9. Hukuk Dairesi 2018/1956 E. , 2018/3769 K.
"İçtihat Metni"MAHKEMESİ :ASLİYE HUKUK MAHKEMESİ (İŞ)
DAVA : Davacı, feshin geçersizliğine ve işe iadesine karar verilmesini istemiştir.
Yerel mahkemece, davanın reddine karar verilmiştir.
Hüküm süresi içinde davacı avukatı tarafından temyiz edilmiş olmakla, dava dosyası için Tetkik Hakimi tarafından düzenlenen rapor dinlendikten sonra dosya incelendi, gereği konuşulup düşünüldü:
Y A R G I T A Y K A R A R I
A) Davacı İsteminin Özeti:
Davacı vekili, davacının iş akdine yazılı fesih bildirimi olmadan iddia ederek davacının işe iadesine karar verilmesini talep ve dava etmiştir.

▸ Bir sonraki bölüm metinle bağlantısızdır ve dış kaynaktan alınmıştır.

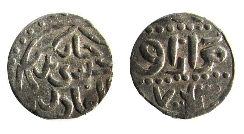 Найден в 2010 году в составе большого клада на территории Воронежской области
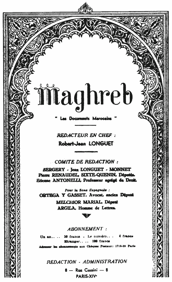 Fac-similé de la page de garde de la revue, Maghreb 1930 Paris
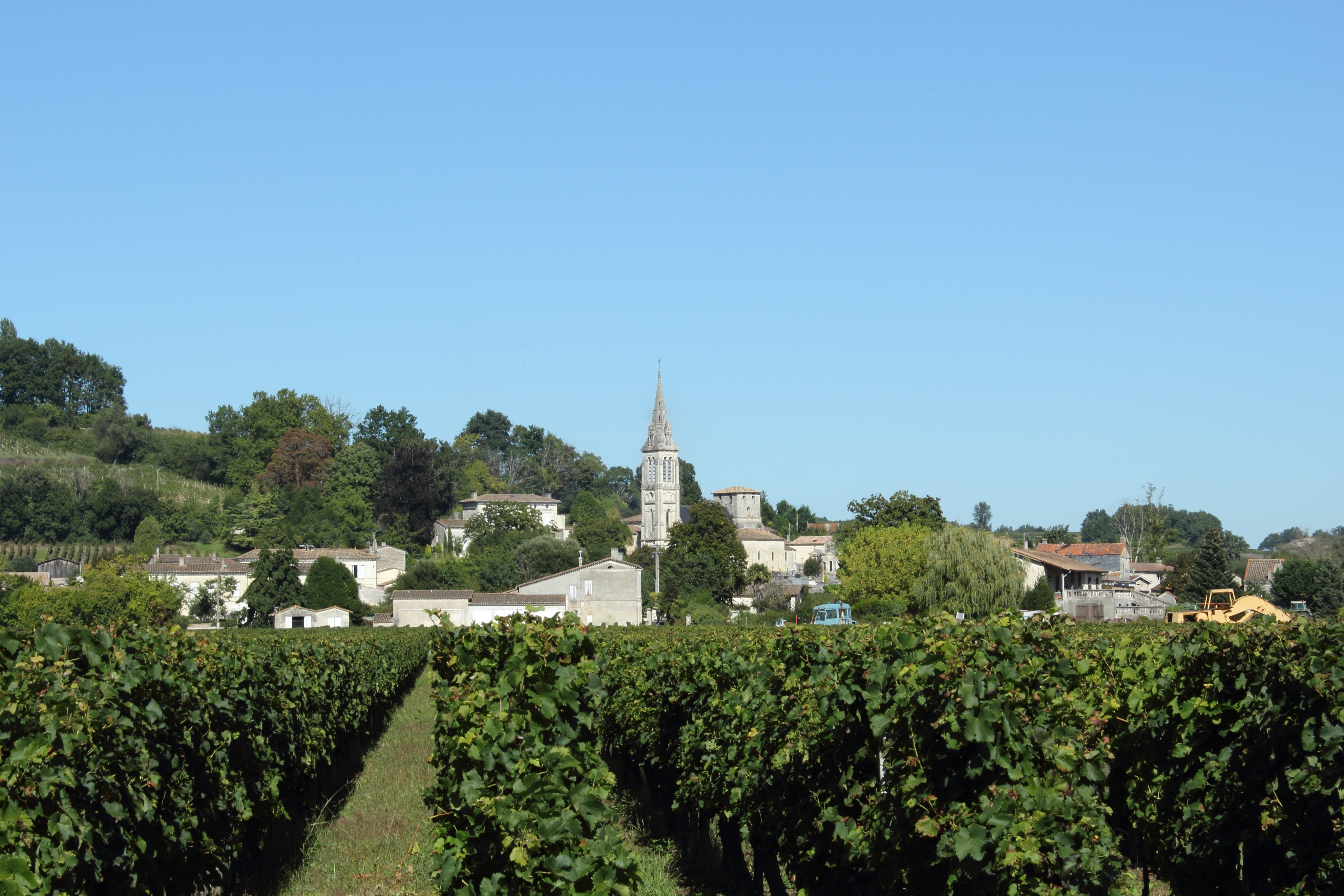 Vue du bourg de Saint-Michel de Fronsac depuis les vignes
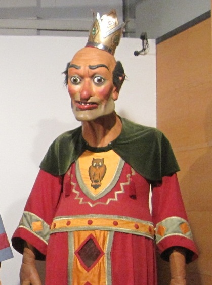 Gegant Boig de Solsona - Exposició Comença la festa! - Igualada 17 de novembre de 2011
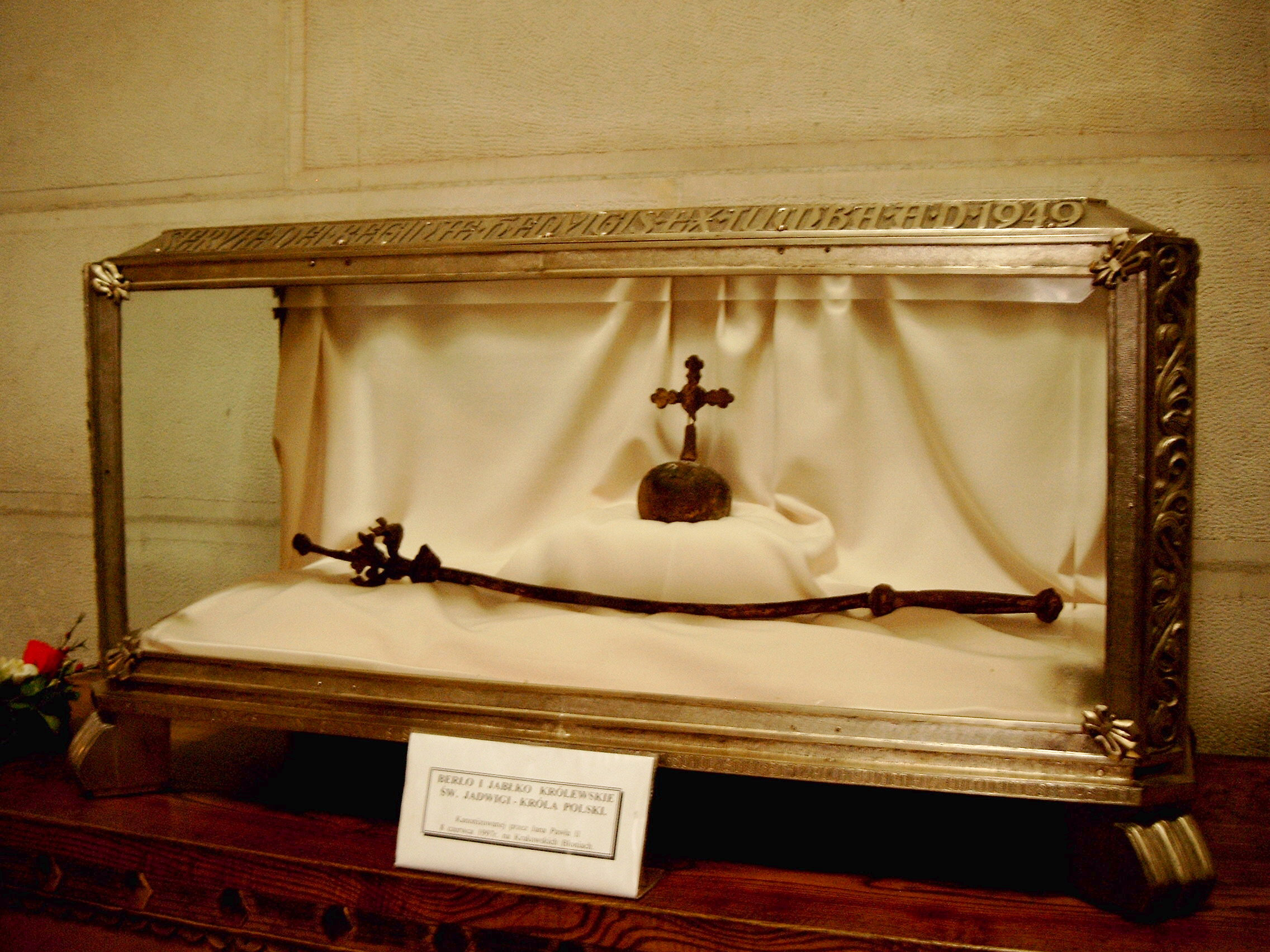 Insygnia królowej Jadwigi, znajdujące się w katedrze na Wawelu, Kraków
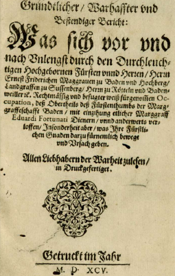 Denkschrift des Markgrafen Ernst Friedrich von Baden Durlach zur Okkupation der oberen Lande der Markgrafschaft Baden-Baden 1594
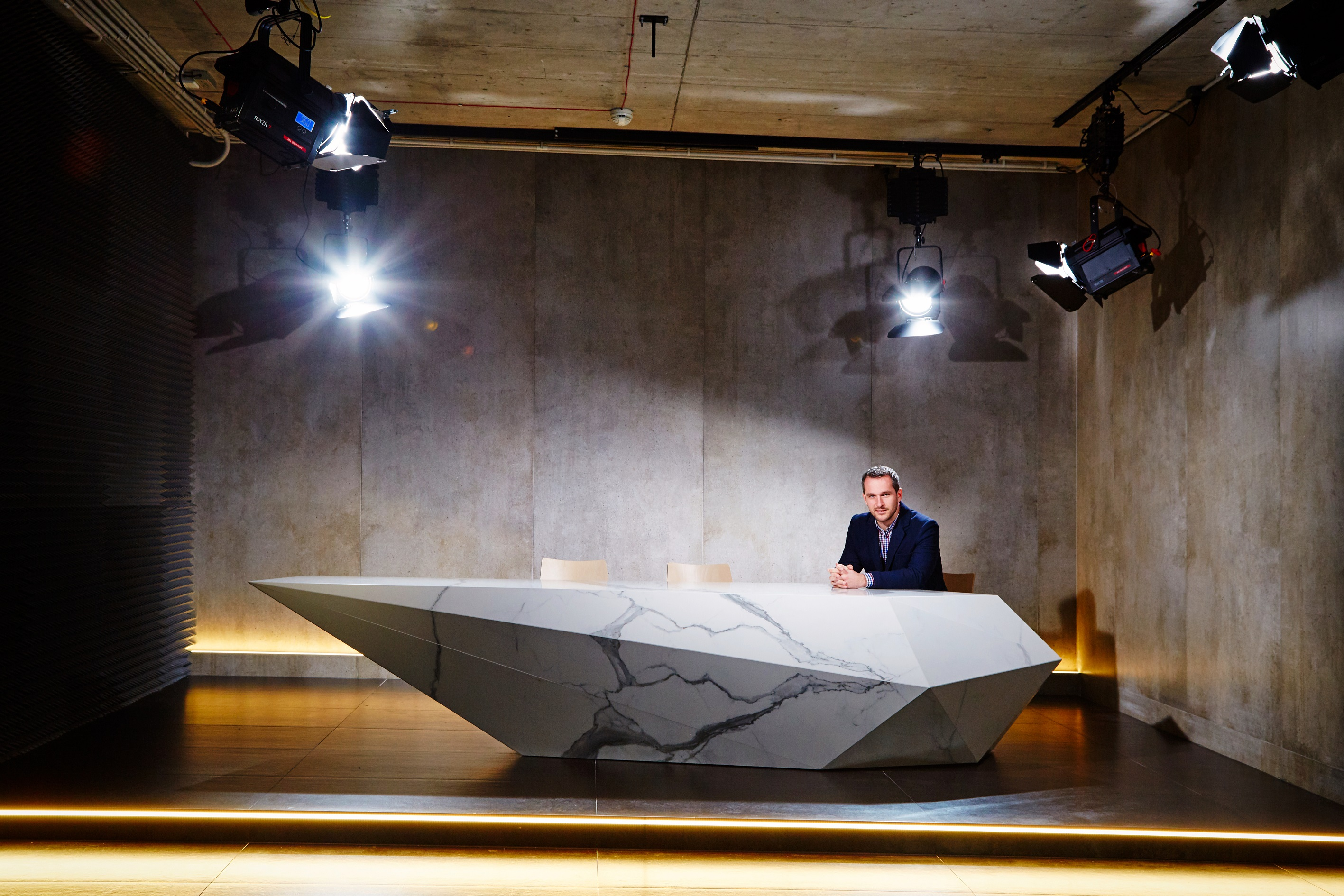 Studio
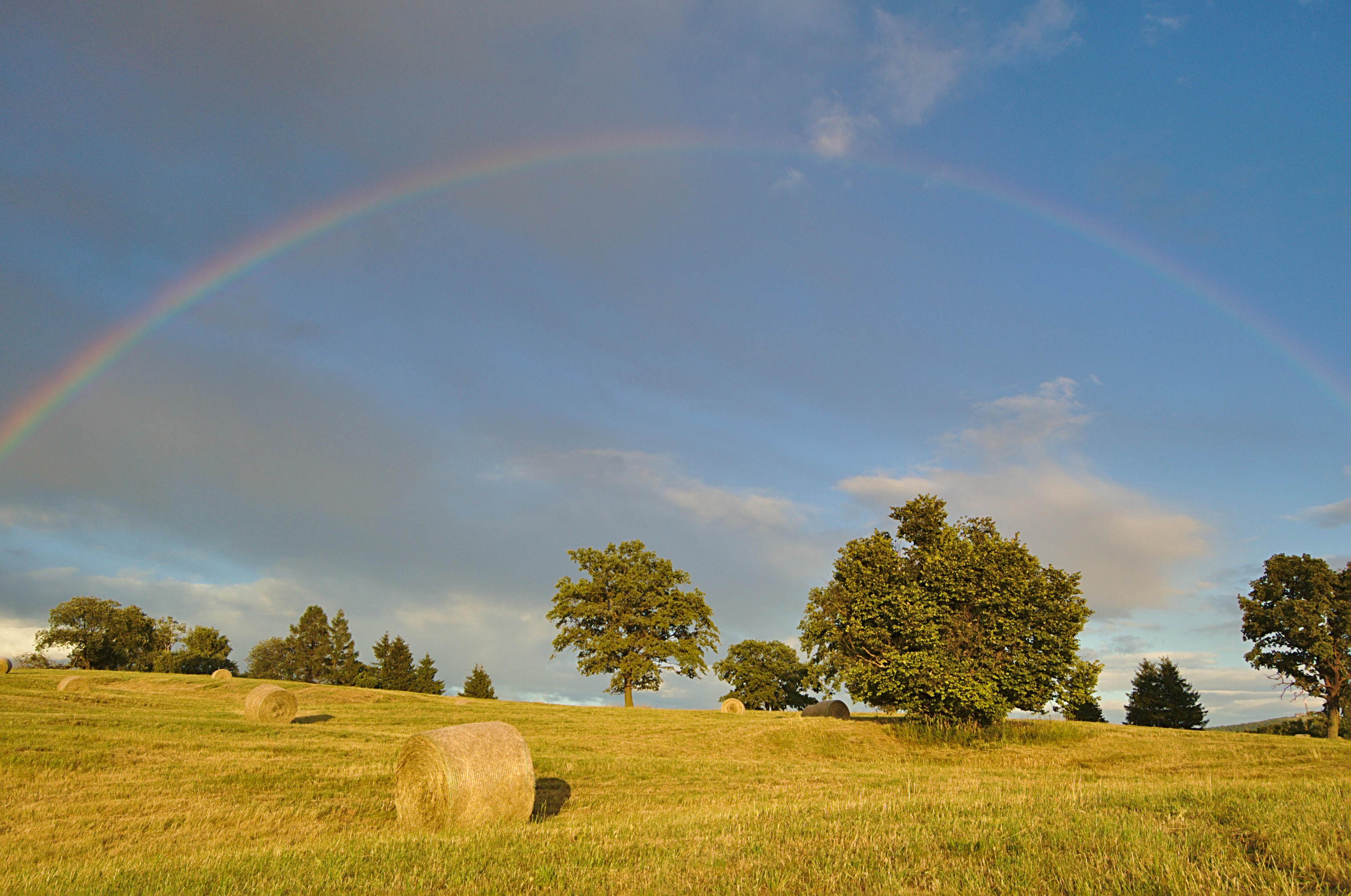 Kopec Lesná, okres Uherské Hradiště

B) Davalı Cevabının Özeti:
Davalı ... Belediyesi vekili, davacının işvereninin çalıştığı firmalar olduğunu, ... Belediyesinin ihale yolu ile hizmet alımı yaptığını savunarak davanın öncelikle husumetten reddine karar verilmesini talep etmiştir.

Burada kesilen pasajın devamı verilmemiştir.